Natural Language Processing has advanced to a stage where it can recognize patterns, based on historical data, in human speech and respond to it. However, it continues to face challenges when using the same technology to ‘understand’ human language.  There is now significant commercial interest in the field of Natural Language Understanding (NLU) because of its potential applications in automated reasoning, question-answering, voice-activation, text categorization, and large-scale content analysis.

Difference between NLU, NLG, and NLP

Natural-language understanding is the computer’s ability to comprehend the meaning and context of human language, which allows users to interact more naturally with the computer. It is considered an AI-hard problem. Natural language generation (NLG) is defined as the task of generating written or spoken narrative from a set of data.

NLP is, overall, the wider concept concerned with the interactions between computers and human (natural) languages, how to program computers to process and analyze natural language data.

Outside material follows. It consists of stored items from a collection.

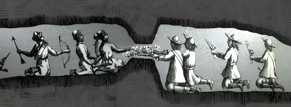 Kampf unter der Erde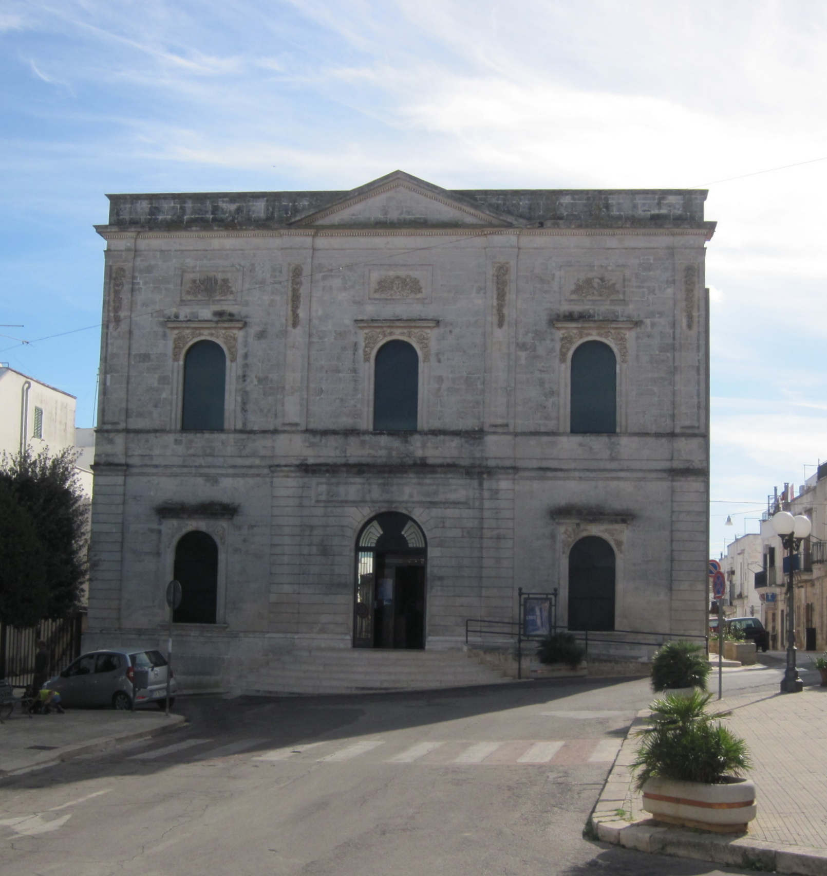 Teatro Comunale di Ceglie Messapica. Struttura realizzata su progetto dell'ingegnere Antonio Guariglia di Lecce. Edificata a partire dal 1873. Nel dettaglio della foto la facciata in stile neoclassico.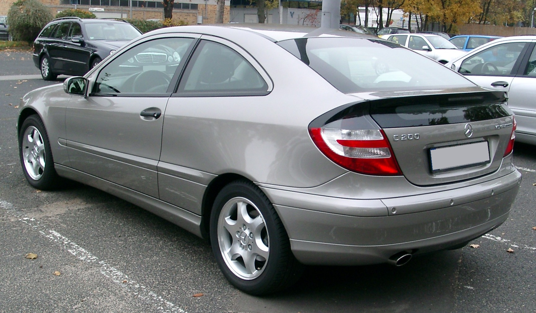 Mercedes-Benz W203 Sportcoupe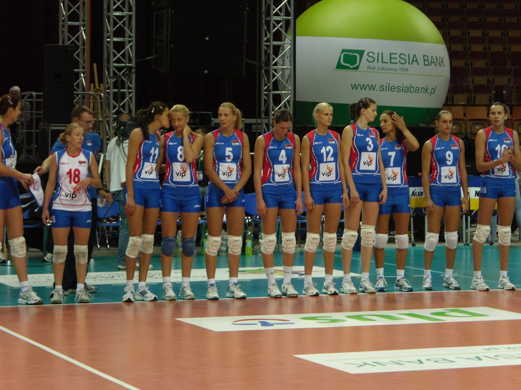 Zdjęcie zrobione podczas II memoriału Agaty Mróz-Olszewskiej w katowickim Spodku.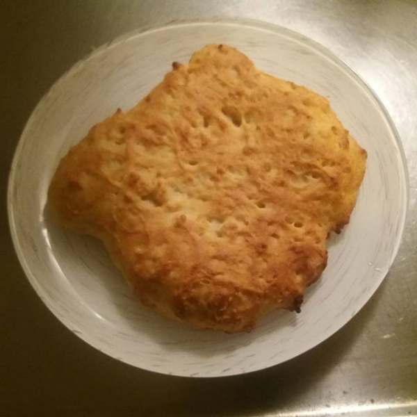 Itse leivottu teeleipä.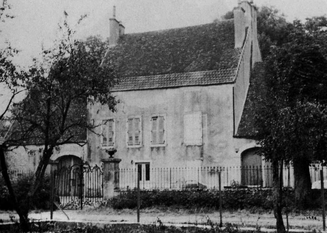 Xavier Forneret - propriété de Mimande en 1880

NLU and NLG are subsets of NLP. NLU is one of the crucial processes to master to help achieve complete NLP – the machine must be able to understand the language in order to process it and generate new text.  NLU usually refers only to the computer’s ability to understand language. Anything beyond that, such as responding, making decisions based on the text etc., will come under the bucket of NLP.

What is NLU

The first step in NLU is converting speech and natural language into text.  Speech recognition systems are most commonly based on statistical models called Hidden Markov Models (HMMs). The HMM breaks down human speech into small units called phonemes. It then looks at the set of phonemes are statistically determining what was said, with the output in text.

There are various techniques used by different NLP systems to understand the words. They also have a lexicon and grammar rules built into the system to help them understand. The ‘understanding’ part begins with the process called Part-of-Speech tagging (POS). This is where the algorithm tries to comprehend if the word is a noun, verb or adjective and so on.  Based on the lexicon and encoded grammar rules, it will then use statistical machine learning to apply these rules to determine what was said.

What makes NLU so complex

The emotional ambiguity and context-specific nature of human language make Natural Language Understanding (NLU) a particularly complex undertaking. When faced with new information, neural networks on machine learning systems use pattern recognition based on historical data and past examples to understand it. They use the techniques that work well on spatial data to text. However, in human language, meaning is derived from context and relationships and emotion, so it is harder for computers to understand using such rules-driven methods. James Allen, Professor of Computer Science at the University of Rochester and an expert on NLP/NLU is renowned for his studies on the overlap between NLU and reasoning. He writes, “While most of the NLP field has moved to statistical learning methods as the paradigm for language processing, I believe that deep language understanding can only currently be achieved by significant hand-engineering of semantically-rich formalisms coupled with statistical preferences.”

Challenges faced in NLU 

Several challenges are likely to come up during the Automatic Speech Recognition (ASR) and the POS process, for example when different words have similar meaning and so on. All these variables must be encoded into the system to train it to respond with accuracy.

An NLU module often needs to map many different surface texts onto the same meaning, as the same surface expression can mean different things in different contexts.

For example, someone could say, “You know, you can’t have it all,” and the NLU module may need to find a specific interpretation for expressions like ‘it all’ within this specific context. For instance, what does ‘it all’ mean – does it mean a whole box of apples or something else altogether? Human linguistics is extremely complex and nuanced, and it can be hard to find a general-purpose semantic representation that is practical for use in your specific domain. Therefore, NLU builders must often create domain-specific systems.

James Allen and his colleagues at the University of Rochester have worked on these problems. As they write, “Deep linguistic processing is essential for spoken dialogue systems designed to collaborate with users to perform collaborative tasks. As we develop the system, we are constantly balancing two competing needs – deep semantic accuracy and portability, the need to reuse our grammar, lexicon, and discourse interpretation processes across domains.”

For NLU to improve, experts suggest AI should make the shift from simply converting natural language to data through, for example, statistics-based logic, to using linguistic structure and principles to understand language.

NLU helps AI work better

NLU solutions need to be domain specific and require substantial subject matter expertise to train the system. More products and services are now embedding NLU into their offerings like in voice-driven assistants, natural language search, chatbots, sentiment analysis for trading, business intelligence and social media analytics. As AI systems become more sophisticated, NLU is likely to play a much bigger role in improving human-computer interaction.